I used to keep a diary in a spiral notebook that was tucked under my bed. Every night I propped myself up on my pillows, climbed under the covers, and began a dialog with myself. It was good therapy, especially when I was going through difficult times. Writing provided an acceptable outlet for airing my innermost feelings. With each stroke of the pen, my thoughts became more clear, and I was always surprised by how much I had to say once I began. After going on for quite some time, I would suddenly realize that it was well past the time that I had intended to turn off the light. Over a few years, I managed to fill up a good sized box with my journals. Presently, the box lies sealed in my basement. Perhaps one day, I will feel comfortable incorporating those thoughts into something I publish, though my ramblings may have to appear as fiction.

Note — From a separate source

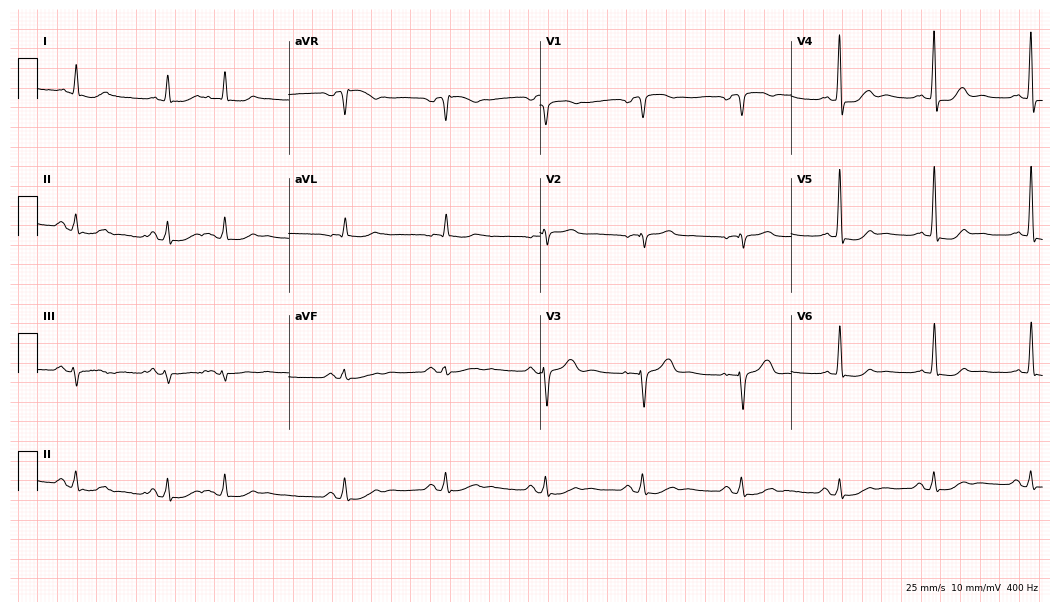
12-lead ECG (10.2-second recording at 400 Hz) from a man, 82 years old. Screened for six findings — first-degree AV block, right bundle branch block (RBBB), left bundle branch block (LBBB), sinus bradycardia, atrial fibrillation (AF), sinus tachycardia — none is recorded. Only these six findings were labelled.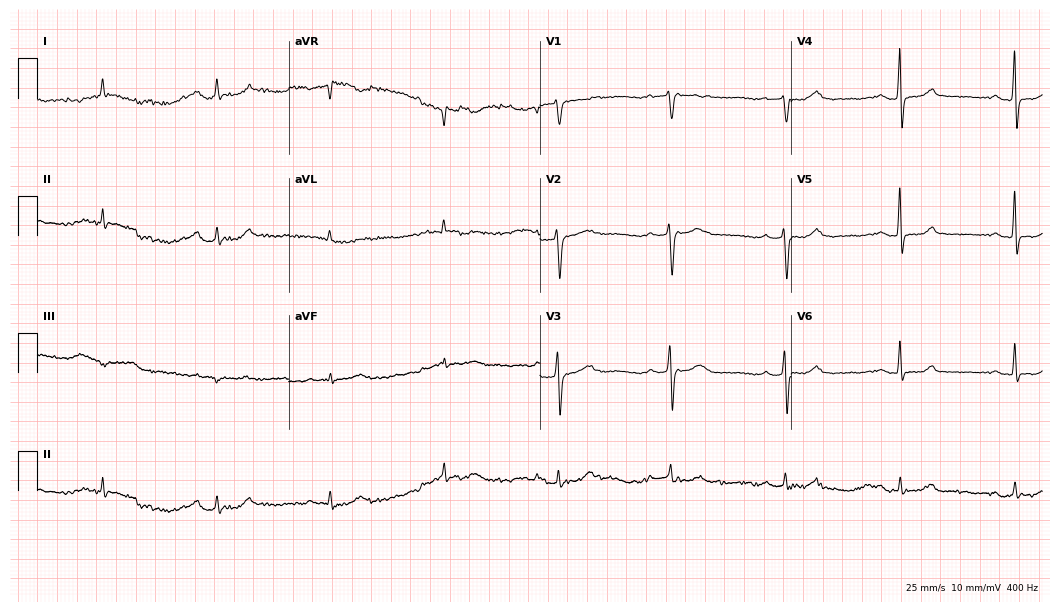
ECG (10.2-second recording at 400 Hz) — a female patient, 57 years old. Labelled as a normal ECG.

I write in spurts and often hesitate to start the process because everything else becomes less important. Beginning this blog was an effort to incorporate some self-discipline into my current writing process. My aim this time is to write on a regular basis, but to limit the time that I spend on it each day. Hopefully, by chronicling the process, I will become accountable to myself and to my followers about my progress.
Presently I am writing one to three hours a day. I am making steady progress with my current project, but still struggle with creating the best balance. There are so many things in life that I want to do and need to do, it is difficult to find the time for everything. I cannot let the writing take over.